§ **Input data**:
--*--

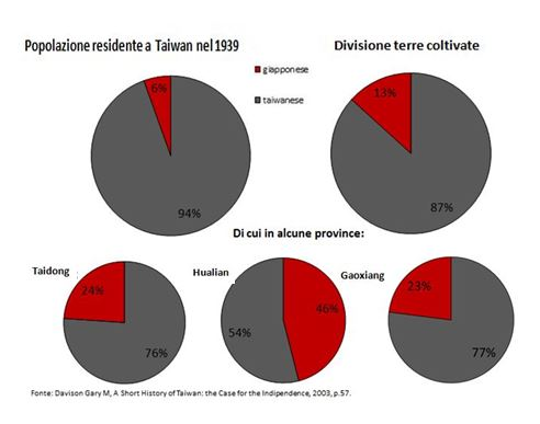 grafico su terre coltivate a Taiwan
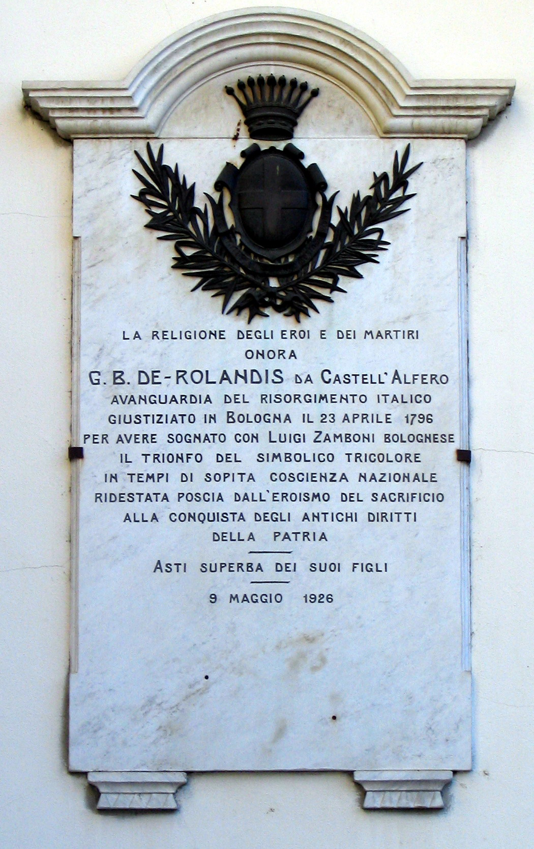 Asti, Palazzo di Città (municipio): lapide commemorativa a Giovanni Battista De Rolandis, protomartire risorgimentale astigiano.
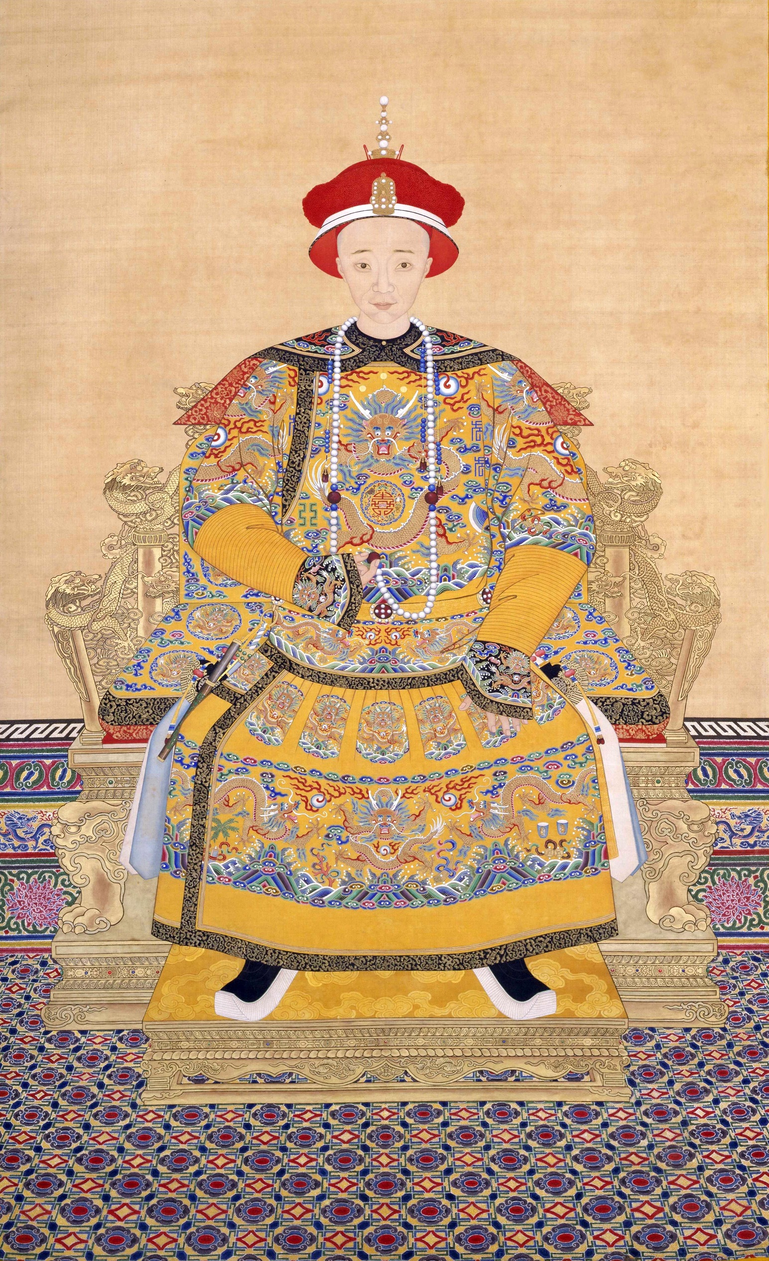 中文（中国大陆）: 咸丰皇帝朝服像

--*--

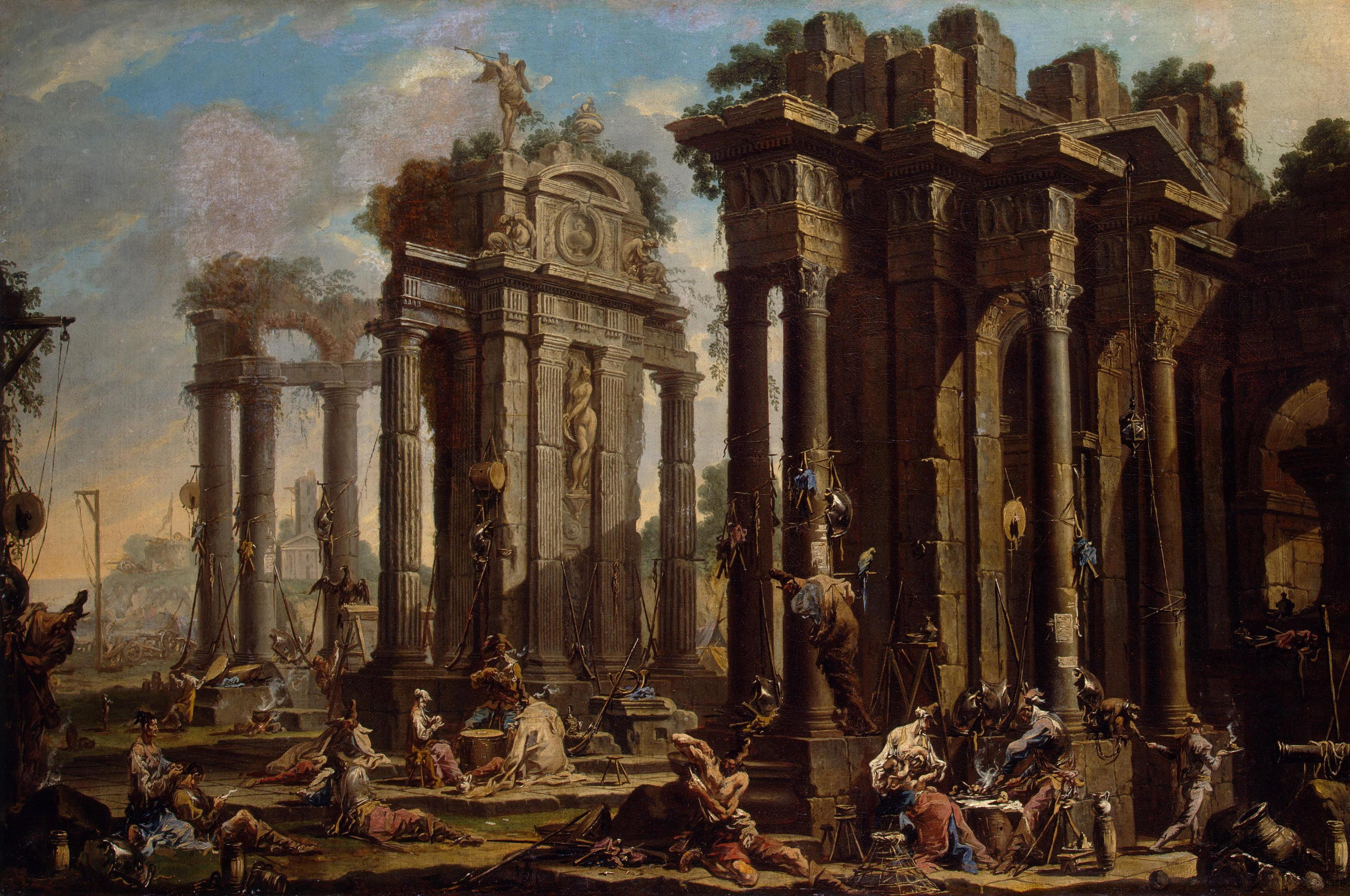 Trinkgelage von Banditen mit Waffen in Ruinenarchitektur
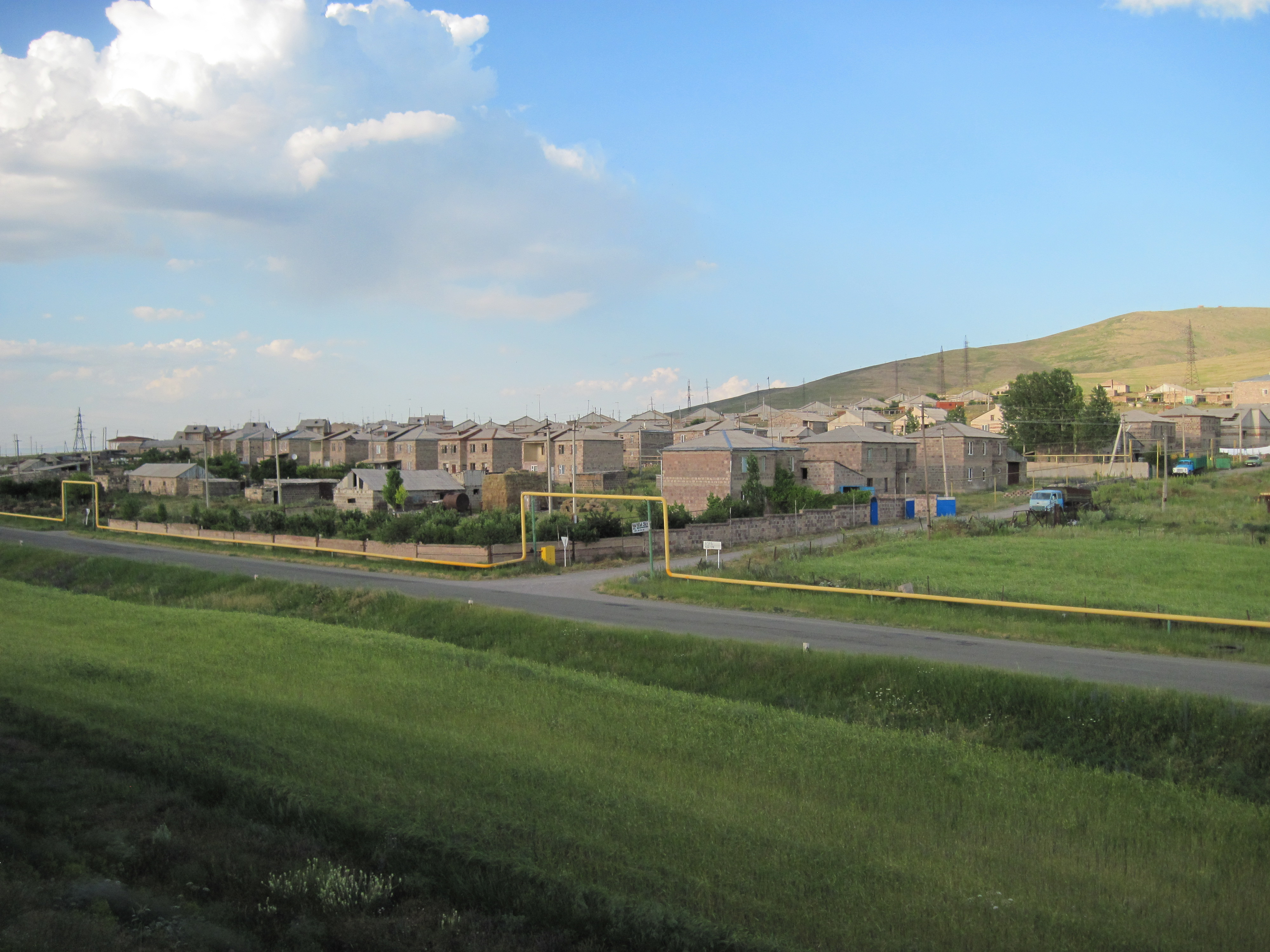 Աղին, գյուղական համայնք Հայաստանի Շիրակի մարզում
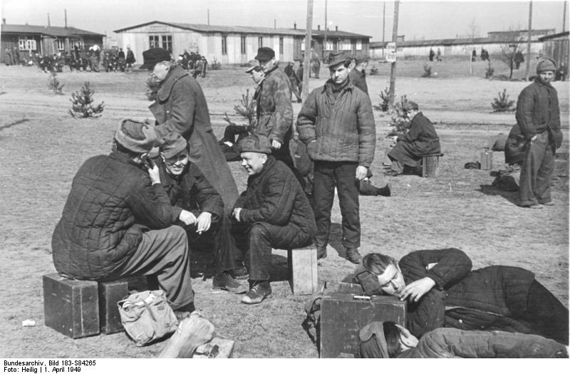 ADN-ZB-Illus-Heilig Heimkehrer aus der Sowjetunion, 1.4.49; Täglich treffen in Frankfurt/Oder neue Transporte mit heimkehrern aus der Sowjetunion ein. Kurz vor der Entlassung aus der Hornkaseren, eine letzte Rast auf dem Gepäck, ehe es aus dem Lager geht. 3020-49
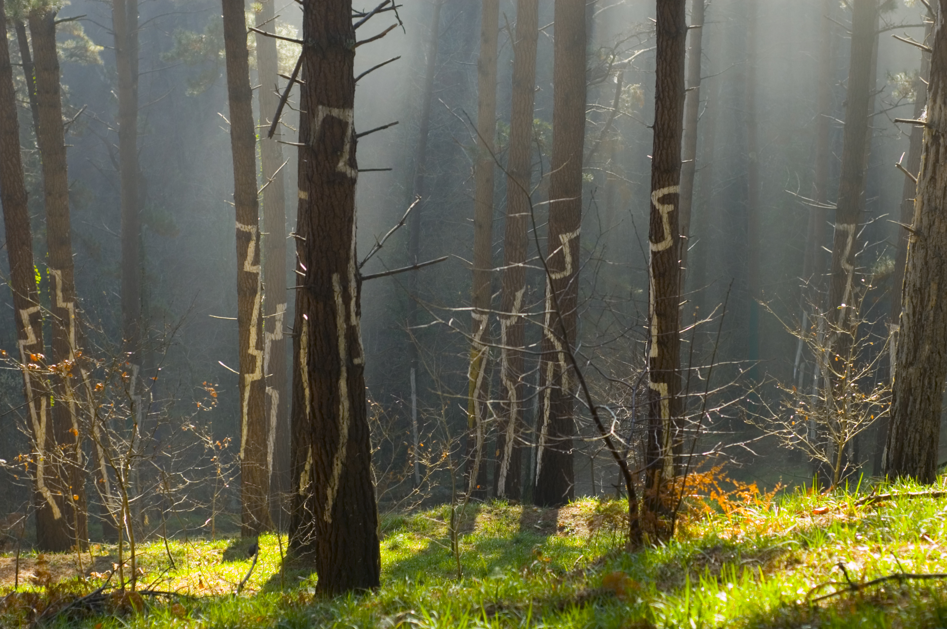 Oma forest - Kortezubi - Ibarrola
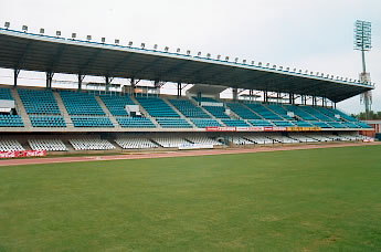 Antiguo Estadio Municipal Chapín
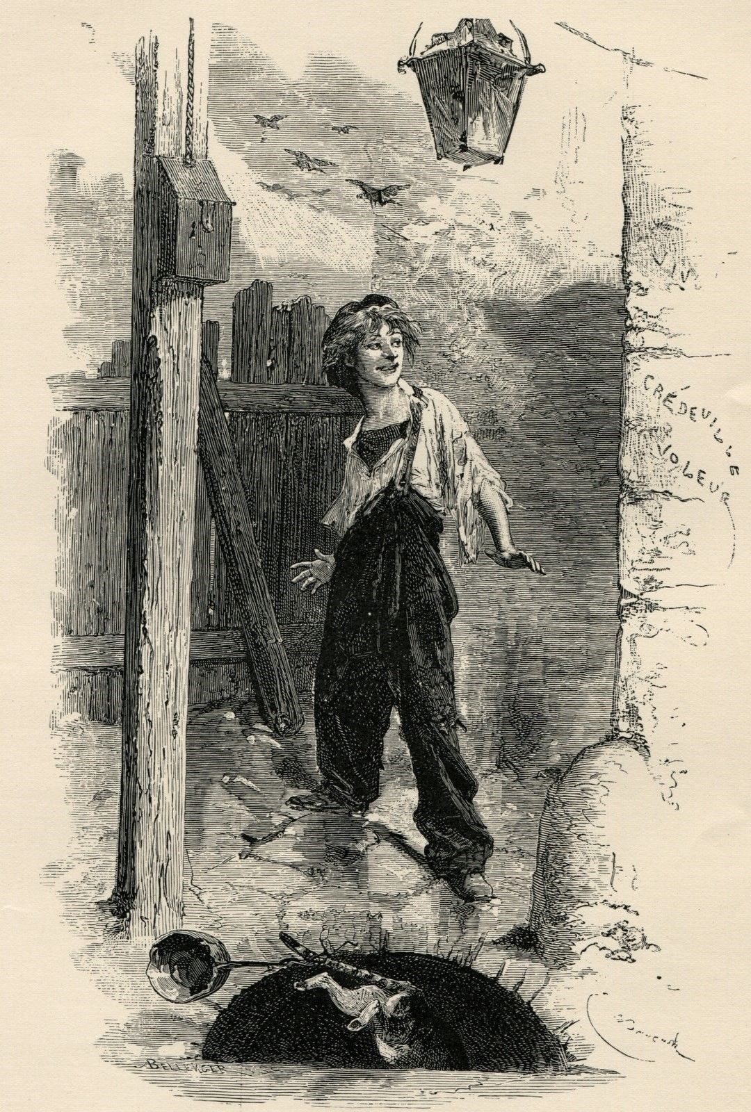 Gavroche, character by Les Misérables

--*--

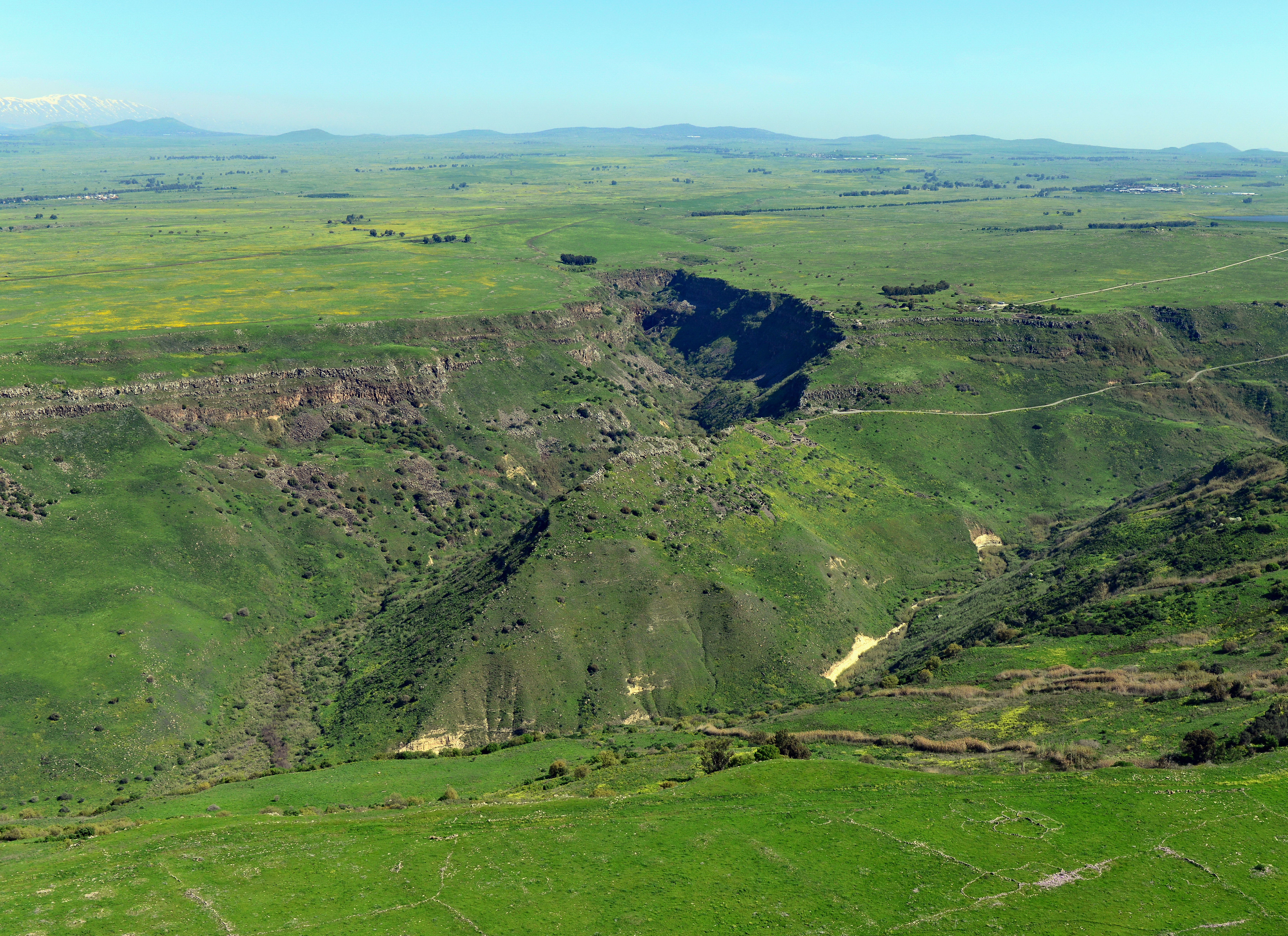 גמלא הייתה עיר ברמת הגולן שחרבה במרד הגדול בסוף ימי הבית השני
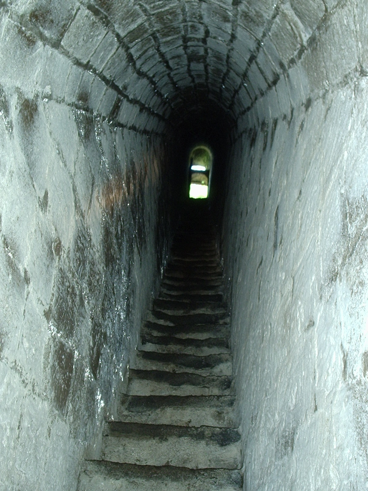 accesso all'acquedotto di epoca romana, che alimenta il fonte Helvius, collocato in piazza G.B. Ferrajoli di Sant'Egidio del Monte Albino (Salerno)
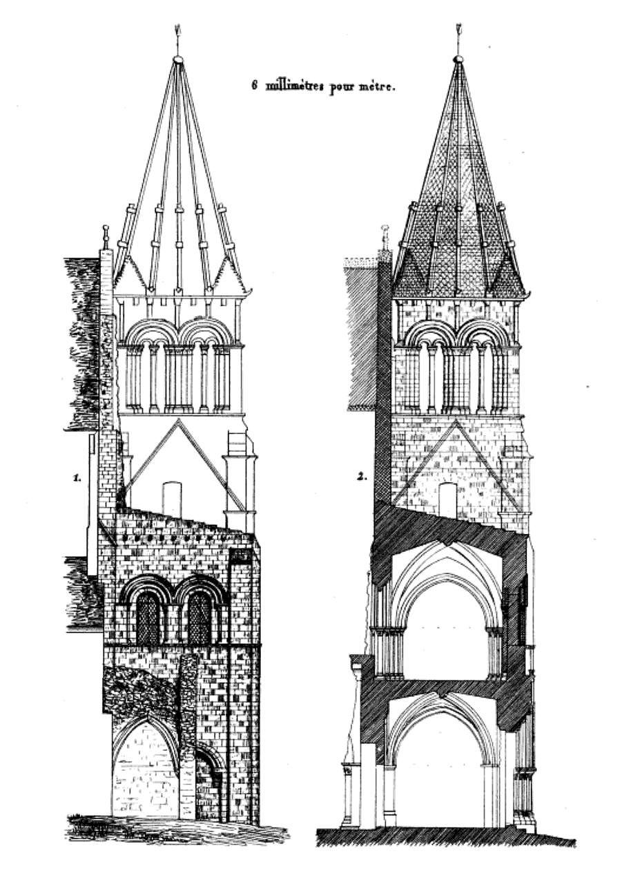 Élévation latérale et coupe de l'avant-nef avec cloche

--*--

§ **Your instructions**: Everything from the line above that contains "grafico su terre coltivate a Taiwan" down to the line that contains "中文（中国大陆）: 咸丰皇帝朝服像" must be reproduced exactly, both ends included. Omit the pictures.

§ **Expected answer**:
 grafico su terre coltivate a Taiwan
 Asti, Palazzo di Città (municipio): lapide commemorativa a Giovanni Battista De Rolandis, protomartire risorgimentale astigiano.
 中文（中国大陆）: 咸丰皇帝朝服像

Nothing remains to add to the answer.